Making Old New Again
Pesce adds a French accent

By Tom Sietsema
The Washington Post Magazine
Sunday, Feb. 18, 2007

Foie gras pate? Apple tarte tatin? Those dishes would look at home on the menu of a French bistro but come as a bit of a surprise at Pesce, the long-lived seafood restaurant in Dupont Circle that takes its name from the Italian word for fish. Unless, of course, you already know that owner Regine Palladin invited Bernard Marchive, the former sous chef at Le Paradou, to take over the kitchen last fall.
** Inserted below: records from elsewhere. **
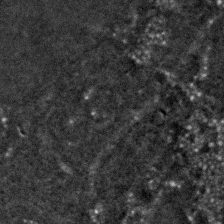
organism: C. elegans
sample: C. elegans embryo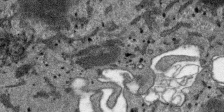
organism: Human
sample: Lung epithelial cells, uninfected (mock) control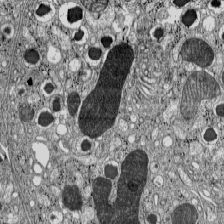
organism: C57BL Mouse
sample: Pancreatic islet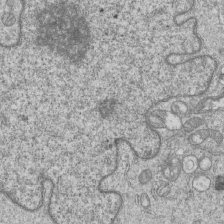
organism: Human
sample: MDA-MB-231 cells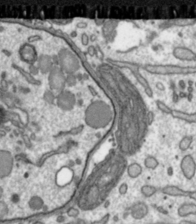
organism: Toxoplasma gondii
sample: Parasites in a vacuole inside a host cell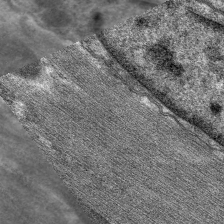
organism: C. elegans
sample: Pharynx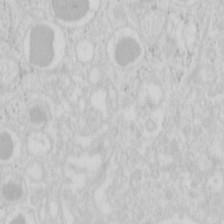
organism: Mouse
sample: Pancreas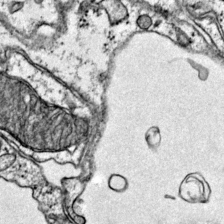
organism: Mouse
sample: Primary visual cortex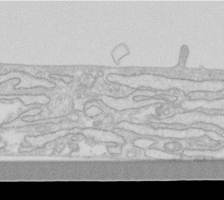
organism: Human
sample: Fibroblast cells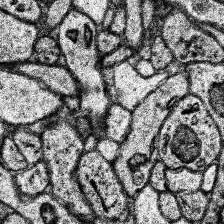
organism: Human
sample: Temporal Lobe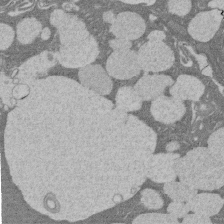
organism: Rat
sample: Salivary granule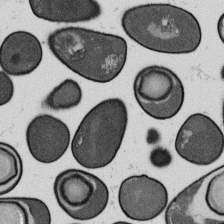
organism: B. subtilis
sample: Bacterial spore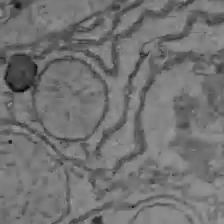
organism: C57BL Mouse
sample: Liver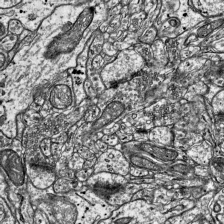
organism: Mouse
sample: Visual Cortex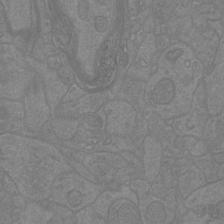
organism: Mouse
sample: Cortical neurons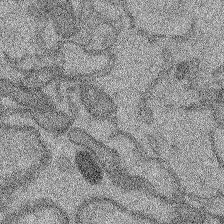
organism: Human
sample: HeLa cells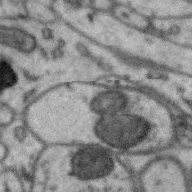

Marchive is the ninth or 10th chef, and the first Frenchman, to work at Pesce since it opened in 1993. ("We have a saying in France: 'When we're in love, we don't count,'" explains his boss.) Ask Palladin, a native of Gascony and an elegant mistress of ceremonies, what her new hire brings to the restaurant, and she half-jokes that "communication is better." But Marchive's arrival also means a soupcon more finesse on the plate; his stint at Le Paradou, the contemporary temple of haute cuisine in Washington's Penn Quarter, is evident in expert saucing, and his background in pastry (the soon-to-be 53-year-old made desserts at the late Lespinasse) is revealed in a broader selection of endings at Pesce.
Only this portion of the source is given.